▶ [WHAT TO WORK ON]: All lines from the one bearing "2.528 | 5.882 |" through the end of the data below must be printed exactly as they stand, with pictures removed.

▶ [SOURCE MATERIAL]:

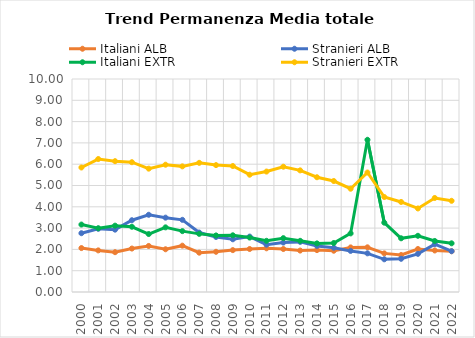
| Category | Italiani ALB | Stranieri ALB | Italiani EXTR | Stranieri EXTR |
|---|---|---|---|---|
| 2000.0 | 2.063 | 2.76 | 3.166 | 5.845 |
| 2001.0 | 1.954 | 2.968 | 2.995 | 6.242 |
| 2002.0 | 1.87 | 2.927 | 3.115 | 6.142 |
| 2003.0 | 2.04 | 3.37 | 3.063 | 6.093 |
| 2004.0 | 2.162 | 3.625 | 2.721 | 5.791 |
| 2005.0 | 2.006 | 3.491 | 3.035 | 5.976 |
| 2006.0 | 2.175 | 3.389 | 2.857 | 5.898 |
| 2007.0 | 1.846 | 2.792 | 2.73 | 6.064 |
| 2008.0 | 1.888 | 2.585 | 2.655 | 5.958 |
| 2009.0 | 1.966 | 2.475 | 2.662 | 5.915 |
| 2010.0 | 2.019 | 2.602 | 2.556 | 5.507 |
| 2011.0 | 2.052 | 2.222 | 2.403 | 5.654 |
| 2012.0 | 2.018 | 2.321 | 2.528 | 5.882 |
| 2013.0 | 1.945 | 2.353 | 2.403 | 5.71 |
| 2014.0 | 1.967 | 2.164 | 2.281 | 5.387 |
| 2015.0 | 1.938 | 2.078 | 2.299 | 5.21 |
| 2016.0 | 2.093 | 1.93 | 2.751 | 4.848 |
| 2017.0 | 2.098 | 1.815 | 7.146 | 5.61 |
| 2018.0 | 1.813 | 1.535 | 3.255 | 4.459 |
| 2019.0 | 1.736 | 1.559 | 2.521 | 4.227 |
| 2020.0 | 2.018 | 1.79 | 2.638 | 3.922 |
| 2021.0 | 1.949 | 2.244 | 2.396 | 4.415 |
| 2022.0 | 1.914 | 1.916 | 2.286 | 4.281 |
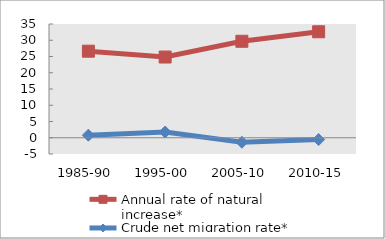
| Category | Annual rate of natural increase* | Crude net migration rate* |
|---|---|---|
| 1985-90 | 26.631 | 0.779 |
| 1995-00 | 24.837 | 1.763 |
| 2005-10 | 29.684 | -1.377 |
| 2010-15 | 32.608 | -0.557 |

▶ [REPLY]:
| 2012.0 | 2.018 | 2.321 | 2.528 | 5.882 |
| 2013.0 | 1.945 | 2.353 | 2.403 | 5.71 |
| 2014.0 | 1.967 | 2.164 | 2.281 | 5.387 |
| 2015.0 | 1.938 | 2.078 | 2.299 | 5.21 |
| 2016.0 | 2.093 | 1.93 | 2.751 | 4.848 |
| 2017.0 | 2.098 | 1.815 | 7.146 | 5.61 |
| 2018.0 | 1.813 | 1.535 | 3.255 | 4.459 |
| 2019.0 | 1.736 | 1.559 | 2.521 | 4.227 |
| 2020.0 | 2.018 | 1.79 | 2.638 | 3.922 |
| 2021.0 | 1.949 | 2.244 | 2.396 | 4.415 |
| 2022.0 | 1.914 | 1.916 | 2.286 | 4.281 |
| Category | Annual rate of natural increase* | Crude net migration rate* |
|---|---|---|
| 1985-90 | 26.631 | 0.779 |
| 1995-00 | 24.837 | 1.763 |
| 2005-10 | 29.684 | -1.377 |
| 2010-15 | 32.608 | -0.557 |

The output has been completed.